Summary of key points in Sir Geoffrey’s analysis:

• 3. b. – “The proposed changes to Part 2 will significantly and seriously undermine environmental protection under the RMA. These changes are largely unnecessary and will lead to greater uncertainty and cost in the application and interpretation of the RMA.”
• 8. a. – “A number of the changes will substantially limit the ability of submitters to put forward evidence as to the environmental impacts of proposals…”
• 8. b. – “Proposals for greater central government intervention [are] inconsistent with the central principles of the Act.”
• 12. – “Core environmental values that currently have status as ‘matters of national importance’ will be diminished to mere ‘matters’, including: the preservation of the natural character of the coastal natural environment; the protection of outstanding natural features and landscapes, and areas of indigenous vegetation and habitat; and the maintenance and enhancement of public access to beaches and waters. Other central environment factors, such as amenity values [recreation], the intrinsic value of ecosystems, and the maintenance and enhancement of the quality of the natural environment will no longer be considered at all.”

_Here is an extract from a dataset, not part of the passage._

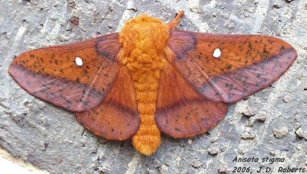 Anisota stigma, adult male

• 13. – “The environmental principles that remain will be significantly weakened… These changes might seem small but they have serious implications…”
• 14. – “The proposed new section 6(n)… has the potential to exclude the environmental impacts of activities on small streams and waterways – despite the critical roles these play in the ecological integrity of river systems as a whole…”
• 15. – “The changes themselves are largely unnecessary… No research findings are offered in support of the policy contention made…”
• 16. – “[Government] concerns… not supported by fact…”
• 16. b. – “Courts and other decision makers under the RMA already routinely take account of social and economic considerations… These considerations have specifically included the national benefits of infrastructure, provision of affordable housing, and the value of making land available to meet future housing needs.”
• 16. c. – “Only a tiny number of resource consent applications are declined… 90 per cent of significant infrastructure projects successfully progress through the RMA…”
• 18. – “… the changes are unlikely to deliver the Government’s central stated objective to ‘make the system easier to use, increase its certainty and predictability, and reduce unnecessary duplication and cost’… Much of that case law will now be redundant, leaving decision-makers without guidance, and thereby increasing cost and complexity…”

• 19. – “These risks are exacerbated by the proposed new section 7… and can be expected to be the basis for considerable future litigation.”